Ahmad Wali (Pashto/Dari: ) is an Afghan Ghazal singer. He began his career in the 1970s, becoming popular in his native country before he was forced to flee by political upheaval in Afghanistan. He continued his work after resettling in Germany, performing throughout Europe and North America.

==Background==
Ahmad Wali was born in Kabul. His father, Mohammad Akram Nawabi, was a former police commander who served in various provinces across Afghanistan. He began exploring music as a Tabla player at the age of 12, gradually expanding into singing. While a student at Habibia High School, he recorded a demo tape which came to the attention of Radio Kabul director and famous Afghan singer Ustad Zaland. Soon afterward, Ahmad Wali performed two other songs: "Chashman–e–Abee," a piece composed by Zaland, and "Mah-ruye-tu" a song composed by Wali himself. Wali performed live throughout Afghanistan until after his high school graduation when he joined an international musical performance in Iran.

==Career==
At the early stages of his career, Wali had not yet committed to life as a professional musician, and enrolled in the Kabul Police Academy. He continued performing and soon committed to a career in music, being taken as a student by Ustad Zaland. He developed a following throughout Afghanistan, with frequent appearances on national television and radio programs, as well as live performances.

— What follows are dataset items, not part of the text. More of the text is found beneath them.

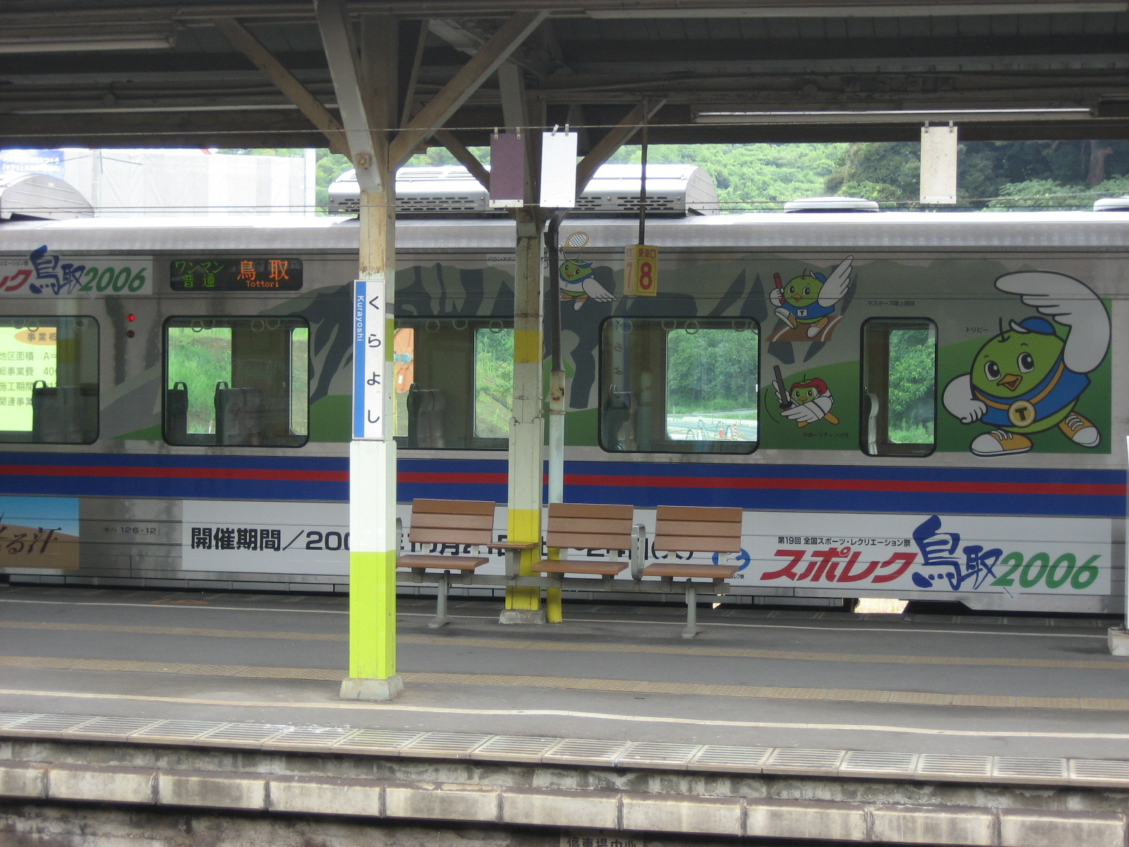 Series Kiha 126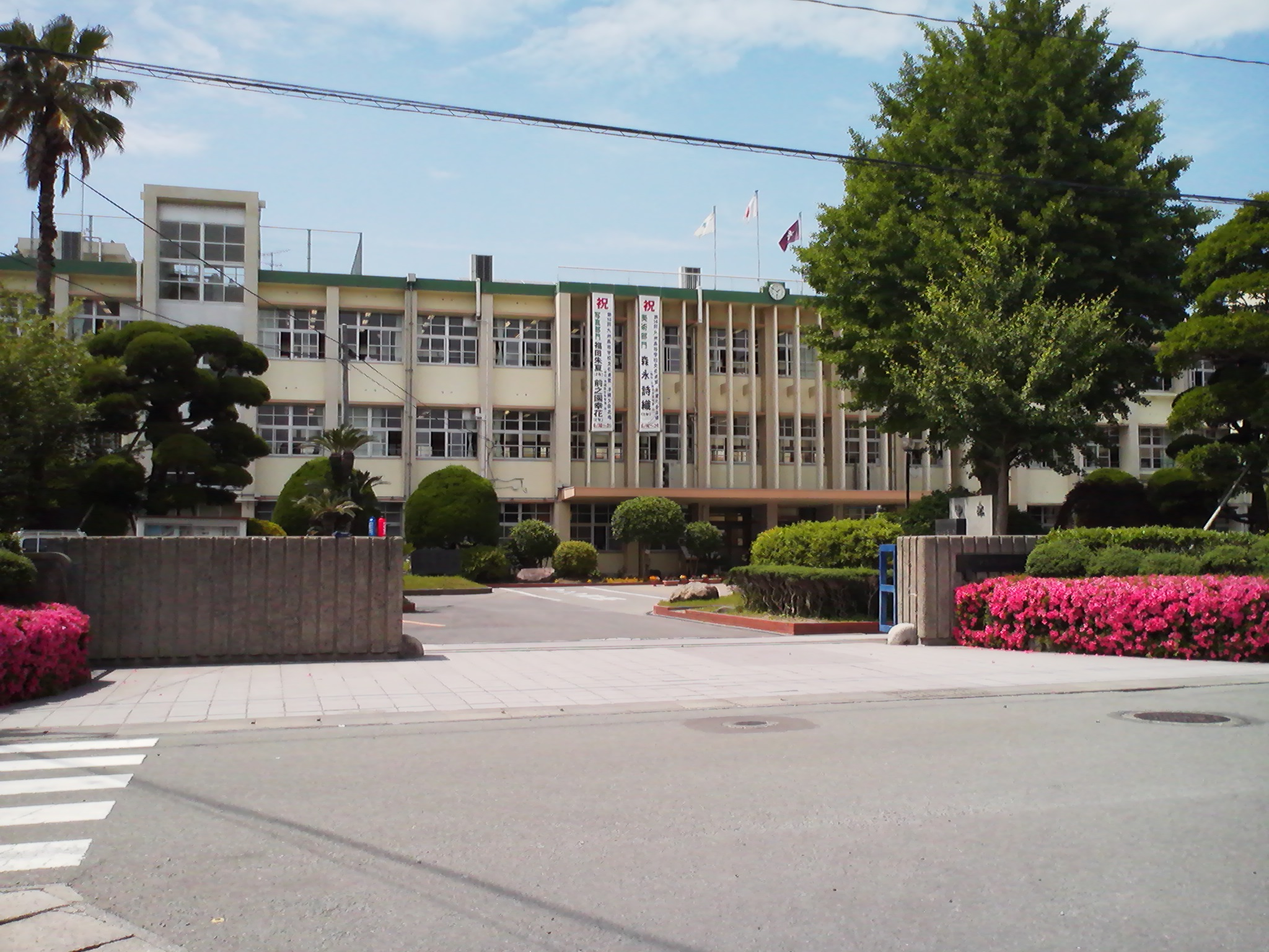 鹿児島県立伊集院高等学校の外観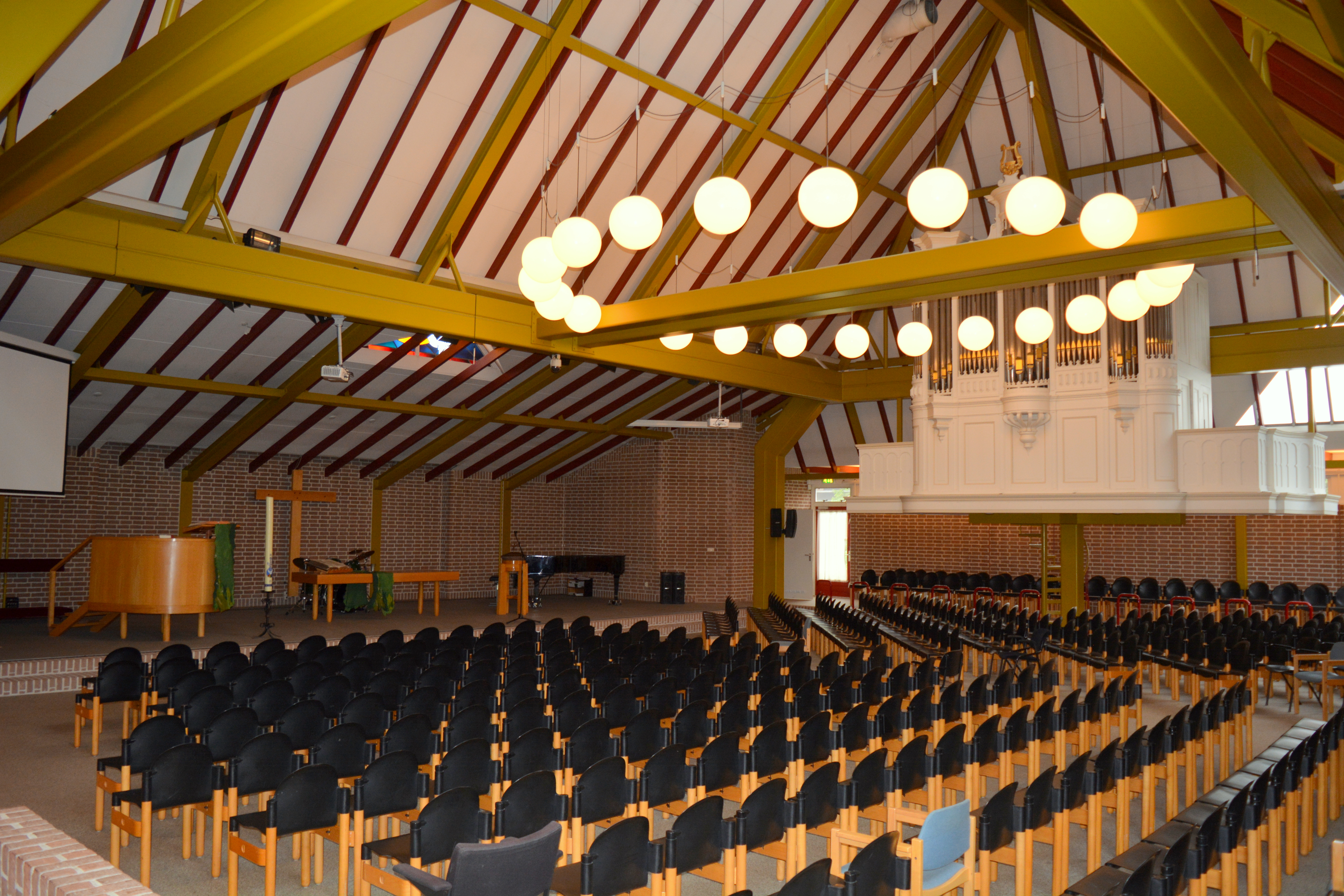 Leeuwarden, christelijk-gereformeerde Bethelkerk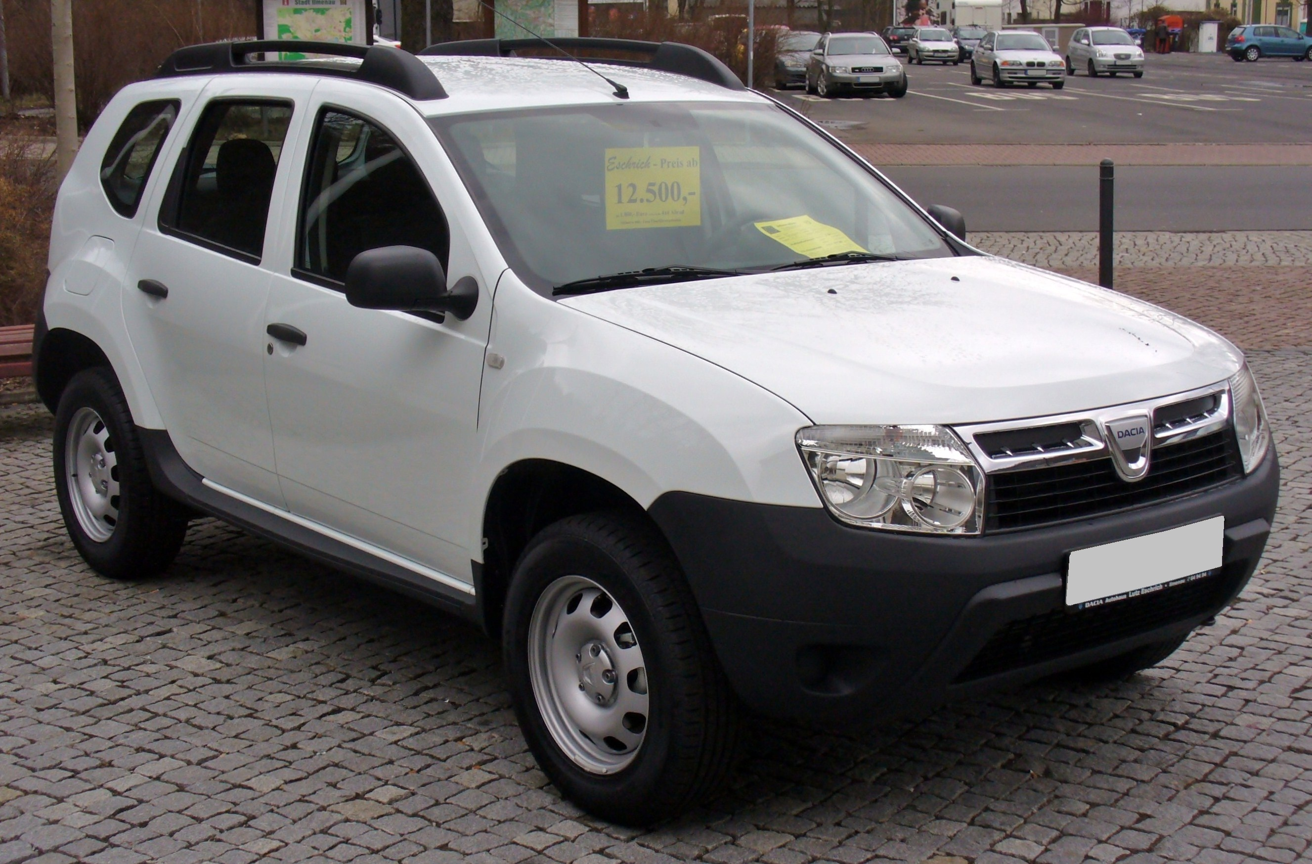 Dacia Duster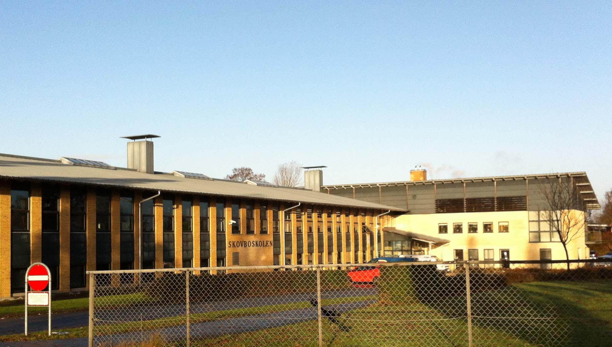 Skovboskolen i Bjæverskov

After the Saur Revolution of 1978, life in Afghanistan became difficult, and in 1980, shortly after the invasion of Afghanistan by the Soviet Union, Wali—then a well-known musician in his homeland—fled the country with a forged passport. Wali's forged passport got him as far as India, where he obtained a visa to Germany by faking an illness. In 1984 and 1985 Wali's concerts in Germany, France, Switzerland, England, and Sweden helped raise funds in support of Afghan refugees displaced by the Soviet-Afghan conflict. During the same years, he also held a joint fundraising concert with German singer Peter Maffay. In 1987, Wali performed a series of benefit concerts with Abdullah Atemadi and Ensemble in New York, California, and Virginia. On 18 August 2005, Wali performed at the Embassy of Afghanistan in Washington D.C., to celebrate Afghanistan's National Independence Day.

On October 19th, 2024, Wali received the coveted Lifetime Achievement Award at the 3rd Annual Tuti Gala at San Jose Civic in San Jose, California. This award is presented by Tuti Media honoring artists who have made significant contributions to the cultural heritage of Afghanistan and the region.